Les deux frères, associés depuis 1996, cultivent plus de 150 ha de céréales, du maïs et de l’orge pour l’alimentation du bétail, ainsi que du colza pour le négoce. Confrontés à deux sécheresses historiques en 2003 et 2011, ils ont cherché une solution. « Nous avons entamé une réflexion sur l’irrigation en 2015 car nous avions eu de gros dégâts avec un manque d’aliment pour les animaux, se souvient Nicolas Brandy, cela nous avait obligé à acheter du maïs grains et nous étions aussi juste en ensilage. »
En 2011, ils avaient acheté une ferme non irrigable à Maisonnais/Tardoire, demandé et obtenu des quotas d’eau pour pomper 20 000 m3/ an dans un affluent de La Tardoire. Ils ont commencé à irriguer à partir de 2015 après avoir restauré la ferme. « On a vu la différence dès la première récolte de maïs qui est passée de 60 quintaux/ha à 130/ha. L’investissement dans une pompe et un enrouleur s’élevait à 20 000 €. »
Cependant, le sort va s’acharner avec un incendie de cette ferme et la perte de la récolte d’une année. « Pour limiter le risque incendie et l’absence de fourrage, nous avons acheté une deuxième ferme à Saint-Mathieu, le propriétaire partait à la retraite, raconte Nicolas. Le bâtiment principal est équipé en photovoltaïque et il y avait un étang qui a été réaménagé pour créer une retenue d’eau qui contient 12 000 à 15 000 m³.» Les eaux pluviales sont récupérées sur le bâtiment et servent à irriguer la parcelle de 10 ha de maïs juste en face. « Le maïs, c’est le plat principal de nos vaches laitières et aussi notre principale culture précise-t-il.

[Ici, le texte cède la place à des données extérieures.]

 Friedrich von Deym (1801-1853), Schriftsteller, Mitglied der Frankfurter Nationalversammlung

Grâce à l’irrigation, le maïs est régulier en qualité et quantité et le rendement supérieur, ce qui évite de cultiver 5 ha de plus. » Cette retenue a été la première aménagée sur le département en 2019 et opérationnelle depuis 2021.
Autonome pour l’alimentation des animaux, l’exploitant souhaite planter de la luzerne d’ici deux à trois ans pour l’être aussi au niveau des apports protéiniques.

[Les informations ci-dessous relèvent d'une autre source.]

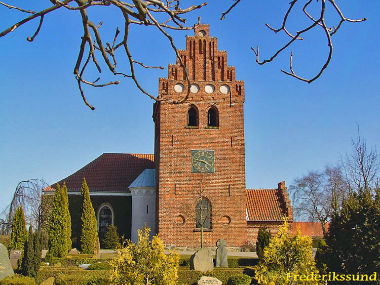 fra vest

« Il y a beaucoup de tensions sur l’eau »
Une seconde retenue de 15 000 m³ est en projet sur la ferme de Maisonnais/Tardoire, leur site principal, un investissement de 20 000 € pour irriguer leurs 15 ha de maïs. « Le plus difficile, c’est la paperasse concède-t-il, on va passer par la Chambre d’agriculture, il faut compter un à deux ans pour que tout soit validé. C’est compliqué l’irrigation dans ce secteur proche de la Charente et de la Charente-Maritime. On est à la limite de trois départements et en plus, en tête de bassin Adour Garonne. Il faut laisser de l’eau pour le Sud, il y a beaucoup de tensions. »

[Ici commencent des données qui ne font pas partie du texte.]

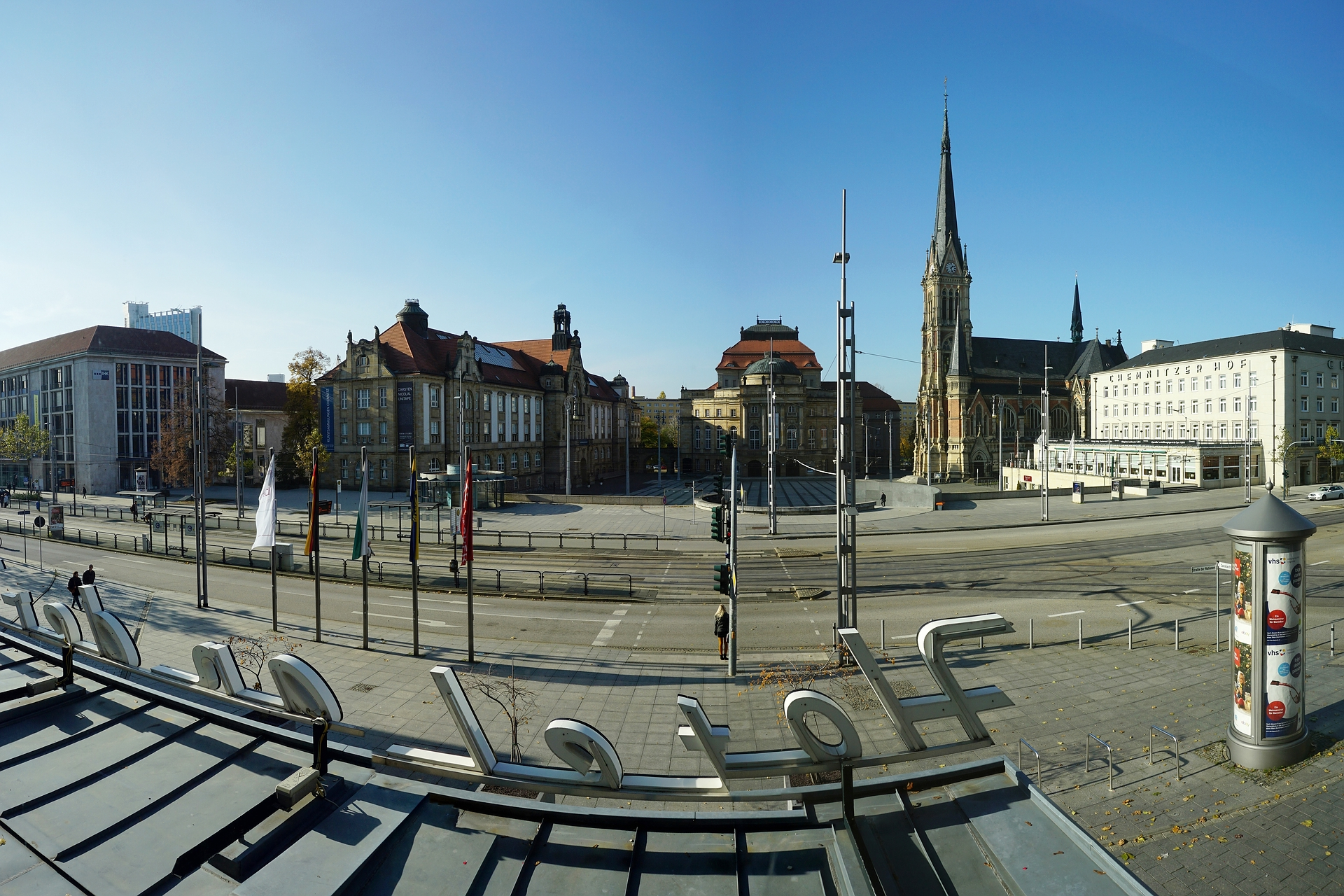 Der Theaterplatz in Chemnitz mit Kunstsammlungen, Opernhaus, St. Petrikirche und Hotel "Chemnitzer Hof"

A mots couverts, il évoquera les conflits sur les usages de l’eau, exacerbés par les sécheresses à répétition, parlant d’une véritable « guerre de l’eau.» Sans irrigation, ce maïs ensilé le 24 septembre, n’atteindrait pas 3,50 m. « Ils sont un peu moins beaux cette année car ils ont manqué de chaleur, on devrait avoir 15 à 18 tonnes de matière sèche/ha, sans irrigation, ce serait autour de 10 tonnes. » L’irrigation a cependant un coût, environ 5 000 € de consommation électrique et une charge de travail d’au moins 2 h par jour « quand il n’y a pas de panne lance-t-il, mais c’est notre assurance récolte pour pallier la sécheresse. Quand il y a de gros coups de chaleur, on est serein pas et la retenue se remplit tous les ans grâce à la pluie. »
Quant à l’abreuvement, un forage existait sur la ferme de Maisonnais/Tardoire pour l’abreuvement en bâtiment. Un système de drainage permet de récupérer l’eau et de l’amener dans les abreuvoirs des pâtures. « L’idée est de faire un deuxième forage sur la ferme de Saint-Mathieu pour abreuver tous les animaux car l’eau de ville, ça coûte cher. » Il sera réalisé le 10 septembre « un investissement de 5 000 à 6 000 € qui sera vite rentabilisé » annonce-t-il.
Le salon eau et agriculture du 10 septembre prochain a pour objectif de donner une dimension plus large à cette problématique. En plus de l’abreuvement des animaux, ce salon abordera l’irrigation afin de sécuriser la ressource en eau et d’augmenter les rendements. Des entreprises spécialisées feront découvrir des solutions et équipements innovants aux agriculteurs désirant mener un projet afin d’améliorer l’autonomie de leur exploitation.